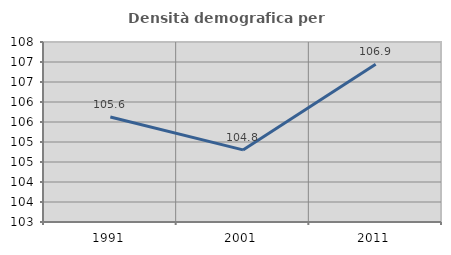
| Category | Densità demografica |
|---|---|
| 1991.0 | 105.623 |
| 2001.0 | 104.802 |
| 2011.0 | 106.944 |
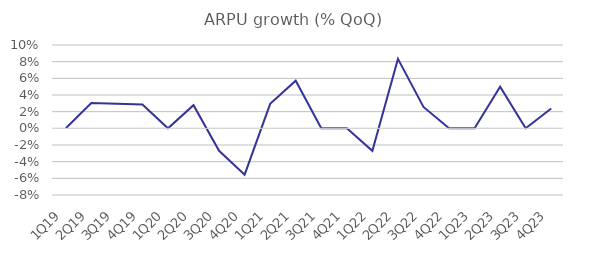
| Category | ARPU growth (% QoQ) |
|---|---|
| 1Q19 | 0 |
| 2Q19 | 0.03 |
| 3Q19 | 0.029 |
| 4Q19 | 0.029 |
| 1Q20 | 0 |
| 2Q20 | 0.028 |
| 3Q20 | -0.027 |
| 4Q20 | -0.056 |
| 1Q21 | 0.029 |
| 2Q21 | 0.057 |
| 3Q21 | 0 |
| 4Q21 | 0 |
| 1Q22 | -0.027 |
| 2Q22 | 0.083 |
| 3Q22 | 0.026 |
| 4Q22 | 0 |
| 1Q23 | 0 |
| 2Q23 | 0.05 |
| 3Q23 | 0 |
| 4Q23 | 0.024 |
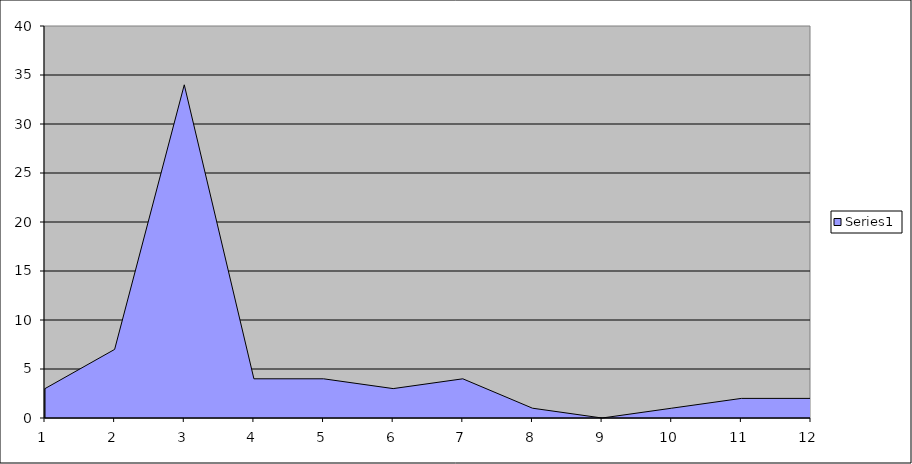
| Category | Series 0 |
|---|---|
| 0 | 3 |
| 1 | 7 |
| 2 | 34 |
| 3 | 4 |
| 4 | 4 |
| 5 | 3 |
| 6 | 4 |
| 7 | 1 |
| 8 | 0 |
| 9 | 1 |
| 10 | 2 |
| 11 | 2 |

++++++++

YOUR INSTRUCTIONS: Pictures do not belong in your copy; restate word for word the lines from the one containing "2Q22 | 0.083 |" through the last line of the records above.

SOLUTION FOR THIS EXERCISE:
| 2Q22 | 0.083 |
| 3Q22 | 0.026 |
| 4Q22 | 0 |
| 1Q23 | 0 |
| 2Q23 | 0.05 |
| 3Q23 | 0 |
| 4Q23 | 0.024 |
| Category | Series 0 |
|---|---|
| 0 | 3 |
| 1 | 7 |
| 2 | 34 |
| 3 | 4 |
| 4 | 4 |
| 5 | 3 |
| 6 | 4 |
| 7 | 1 |
| 8 | 0 |
| 9 | 1 |
| 10 | 2 |
| 11 | 2 |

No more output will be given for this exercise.